前日は“名物”のスコールに見舞われた小倉だが、日曜はピーカンのパンパン馬場。スピード優先とばかり先行馬同士の競馬が続いていた。しかし、絶対能力が違えば、そんなの関係ね〜。サマーシリーズ第2戦はドリームジャーニ―の独り舞台となった。
先導役は七夕賞を得意の荒れ馬場で制したミヤビランベリ。その後をダブルティンパニー、グロリアスウィークが続き、1番人気のダイシングロウは中団に位置。勝ち馬ドリームジャーニーはそれらを見ながら、後方をじっくりと進んだ。

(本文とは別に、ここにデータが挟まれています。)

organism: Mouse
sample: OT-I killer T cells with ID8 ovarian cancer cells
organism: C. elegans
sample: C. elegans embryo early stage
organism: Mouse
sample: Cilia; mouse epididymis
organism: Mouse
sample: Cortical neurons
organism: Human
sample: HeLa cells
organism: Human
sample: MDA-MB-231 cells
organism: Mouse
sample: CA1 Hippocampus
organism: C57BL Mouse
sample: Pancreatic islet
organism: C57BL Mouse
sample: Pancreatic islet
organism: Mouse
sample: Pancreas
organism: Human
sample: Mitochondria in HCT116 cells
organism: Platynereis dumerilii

ただ、1000m通過59秒3はオープン馬にすると平均ペース。明らかに先行馬有利の流れだった。「返し馬の感じも良かったし、引っ掛からないように、リズム良く走ることだけ気をつけました」とは池添騎手だが、もちろん、ここでは悠長に構えてはいられない。3コーナー付近からマクるように進出。先行集団に持ったままで並びかけると、あとは気合をつけるだった。

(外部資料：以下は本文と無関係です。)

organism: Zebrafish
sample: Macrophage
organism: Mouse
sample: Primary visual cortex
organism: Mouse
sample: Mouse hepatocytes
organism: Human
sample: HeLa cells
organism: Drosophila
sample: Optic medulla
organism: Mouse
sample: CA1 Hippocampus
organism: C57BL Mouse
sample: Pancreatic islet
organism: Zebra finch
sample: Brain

「安田記念で乗せていただきましたが、良くなる感じはもっていました。ゴール前は余裕もありました」。その前走は後方追走のまま10着に終わっているだけに、リベンジを果たした池添からは会心の笑みがこぼれた。
一方、この復活Vの裏には、残念ながら影の存在となってしまった立役者がいることも忘れてはならない。「4つコーナーを回るコースがこの馬には合っている」と小倉記念出撃を進言した武豊騎手こそその人だ。

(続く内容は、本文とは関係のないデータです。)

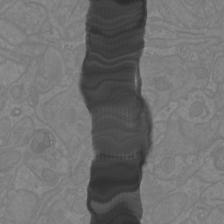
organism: Mouse
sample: Cortical neurons
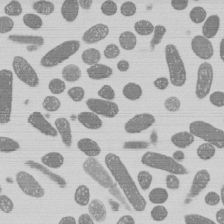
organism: E. coli
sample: Bacterial nucleoid
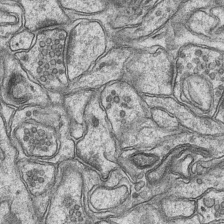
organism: Mouse
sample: CA1 Hippocampus
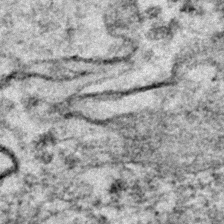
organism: Zebrafish
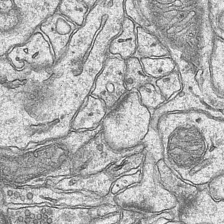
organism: Mouse
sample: CA1 Hippocampus
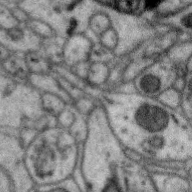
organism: Zebra finch
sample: Brain
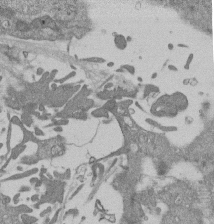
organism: Mouse
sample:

追い込み馬に小倉2000mがフィットする?常識を覆す助言を送るあたり、やはり彼は天才だ。そして、その目には寸分の狂いもなかった。不運にも本人は先週の走行妨害で騎乗停止となってしまったが、昨秋の神戸新聞杯以来、勝ち星のないジャーニー再生計画はピンチヒッターの池添により完遂された。
「中間の様子にもよりますが、この後は毎日王冠(GII 東京芝1800m 10月12日)か、朝日CC(GIII 阪神芝2000m 9月15日)から天皇賞(秋)を考えます」と池江寿師。一昨年の2歳王者の復活で混とんとする秋の盾戦線が面白くなってきた。